I don't have a beetle but I have a 12' jetta and this started at about 50k miles. It is an issue with the actuator on the lock wearing out or something. To fix the problem I folded the carpet down on the trunk liner on the side where the gas cap is and there should be a plug for it. Make sure the lock is disengaged first by unlocking the doors with the car off and opening the filler door. Then in unplug it and zip tie the wires neatly. Start the car and lock the doors and check to confirm it opens. You shouldn't get any error lights. Put your trunk liner back together and your good to go. The only downfall is your gas door won't lock anymore but for me I didn't care. 

Hope this helps!


----------



## tuusinii (Feb 6, 2014)

My '13 model Beetle was just one month ago in a warranty service because the fuel filler door lock became unfunctional. And yes unfortunately it broke so that it was left closed... Fortunately I was near my home when this happended because there seems to be no manual opening for the fuel filler door.
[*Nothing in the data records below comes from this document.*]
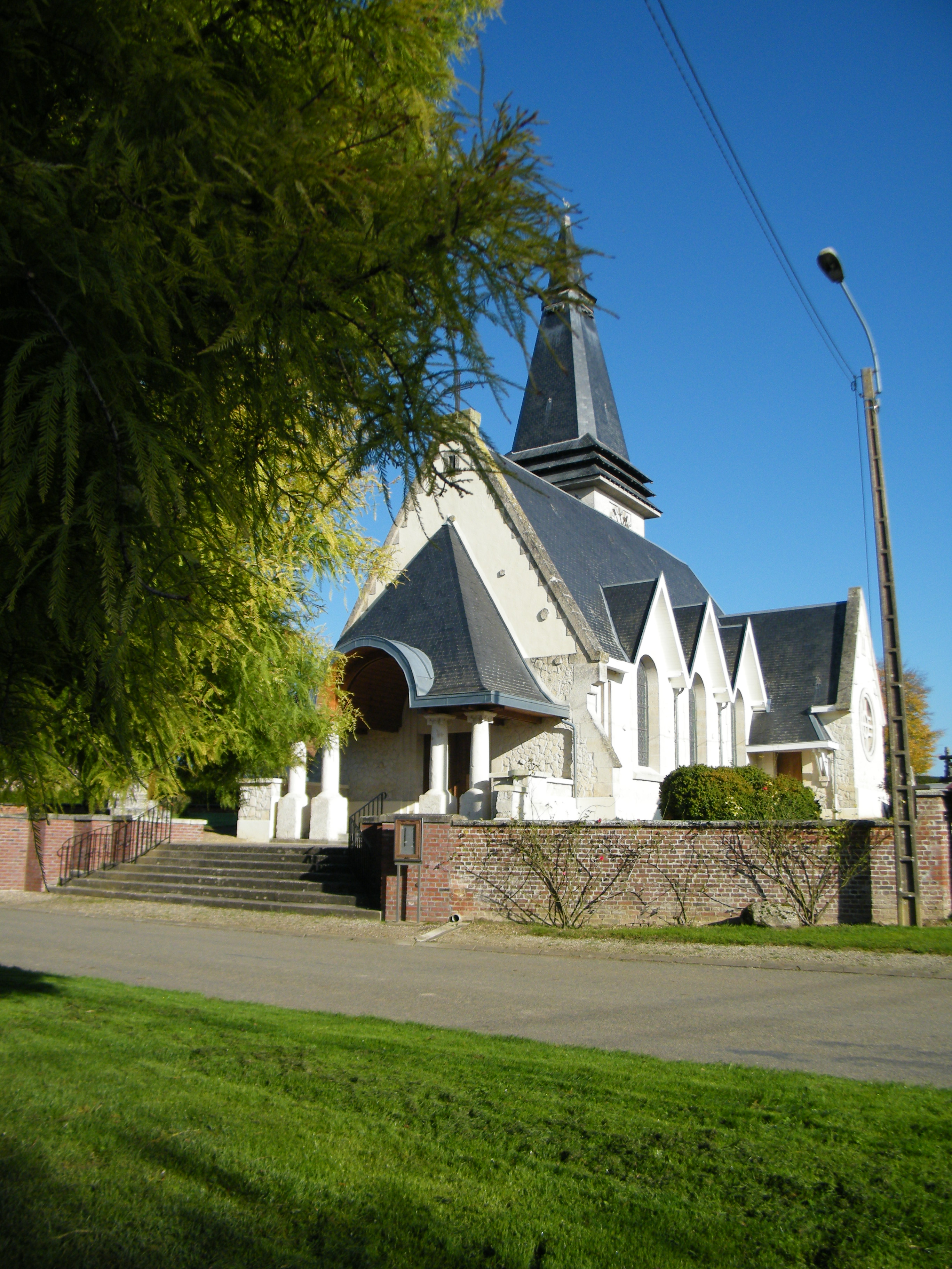 L'église.
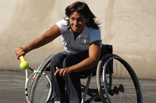 club esportiu guttmann
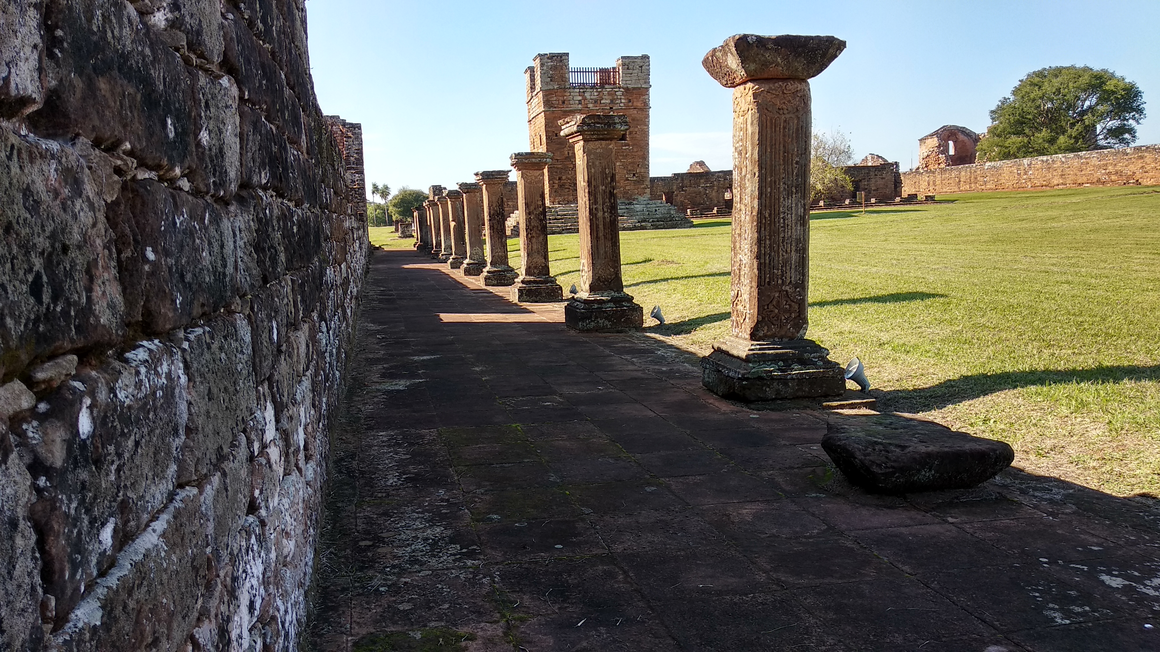 Iglesia menor
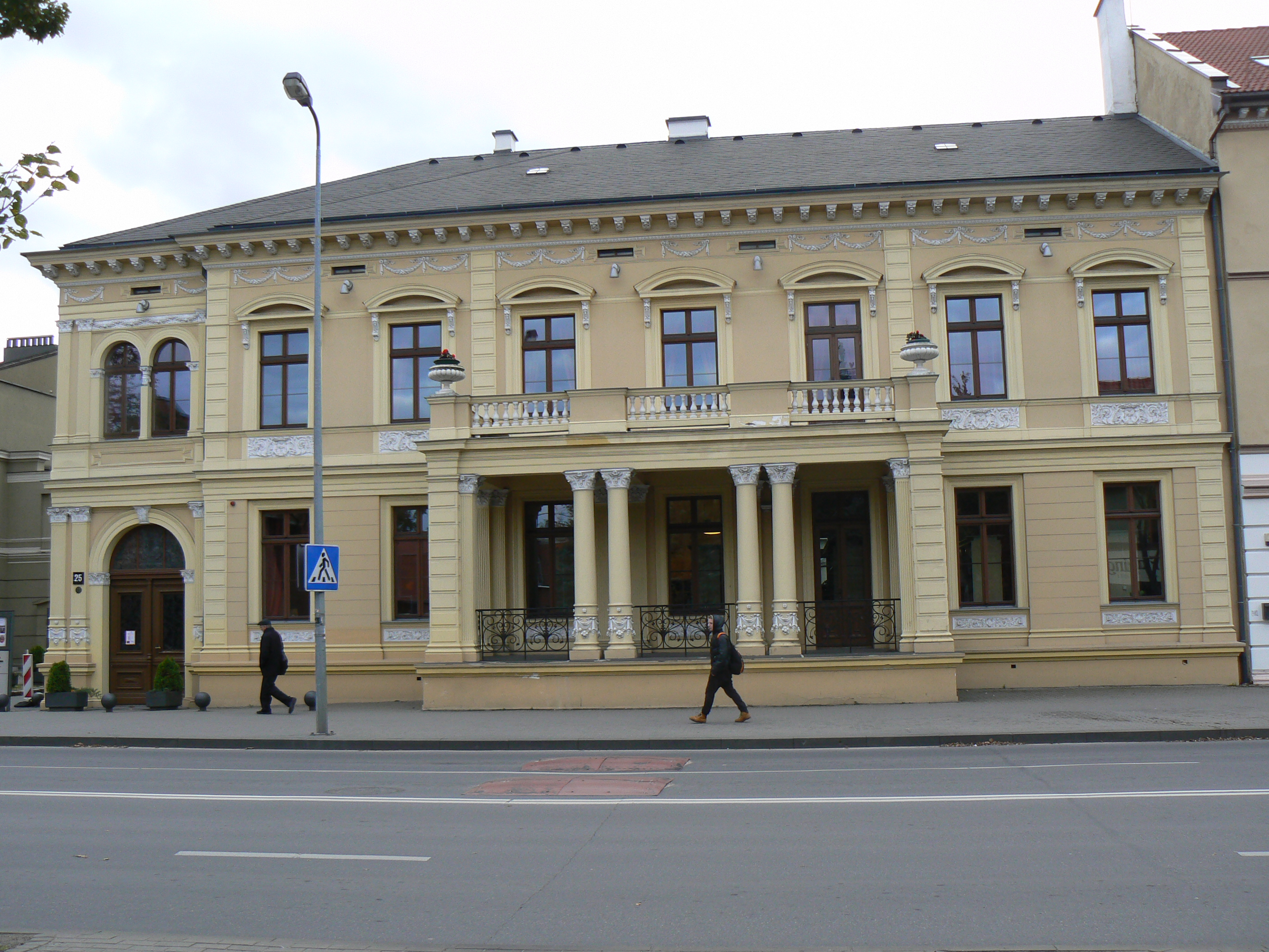 Knihovna Ievy Simonaitytė v ulici Herkaus Manto gatvė v Klaipėdě. Pohled od východuLietuvių: Ievos Simonaitytės biblioteka Herkaus Manto gatvėje Klaipėdoje

I'm been also thinking that now it functions and when my warranty wears of I'll unconnect it so it won't be broken to close anymore.


----------



## plex03 (Nov 10, 2011)

When did they start coming with electronic fuel door locks? My 2012 doesn't have that.


----------



## drtechy (Jun 3, 2009)

plex03 said:


> When did they start coming with electronic fuel door locks? My 2012 doesn't have that.


It should, mine does

posted from tapatalk


----------



## plex03 (Nov 10, 2011)

drtechy said:


> It should, mine does
> 
> posted from tapatalk


Nope, mine is just a push and release door. There's no locking mechanism. What are the last 6 digits of your VIN?


----------



## VRACERW (May 25, 2005)

lock your car and then try opening the gas flap. my 12 locks


----------



## GZB (Jul 14, 2014)

'Xactly. It's a lock for when the car is locked. We all have the push and release doors. If the car is locked, you can't push the door to open it.


----------



## plex03 (Nov 10, 2011)

That's hilarious....3+ years of owning this car and I just find this out. 

I love this place.

Of course, today will be the day that I start hearing the motor buzzing too.


----------



## VRACERW (May 25, 2005)

no plex- today will be the day when you pull up for gas and the thing wont unlock :banghead:


----------



## plex03 (Nov 10, 2011)

VRACERW said:


> no plex- today will be the day when you pull up for gas and the thing wont unlock :banghead:


probably.


----------



## GZB (Jul 14, 2014)

LOL. You guys have the same luck I do!


----------



## Vim287 (Aug 7, 2021)

VRACERW said:


> it is the fuel door pump unlocking/locking the fuel door. when you lock your car the gas door locks, also when you unlock it will do the same. yes the motor is a tad bit on the loud side.


Mine doesn’t sound right, I know the normal noise mine makes and it sounds worse, so would the actuator still be at fault?


----------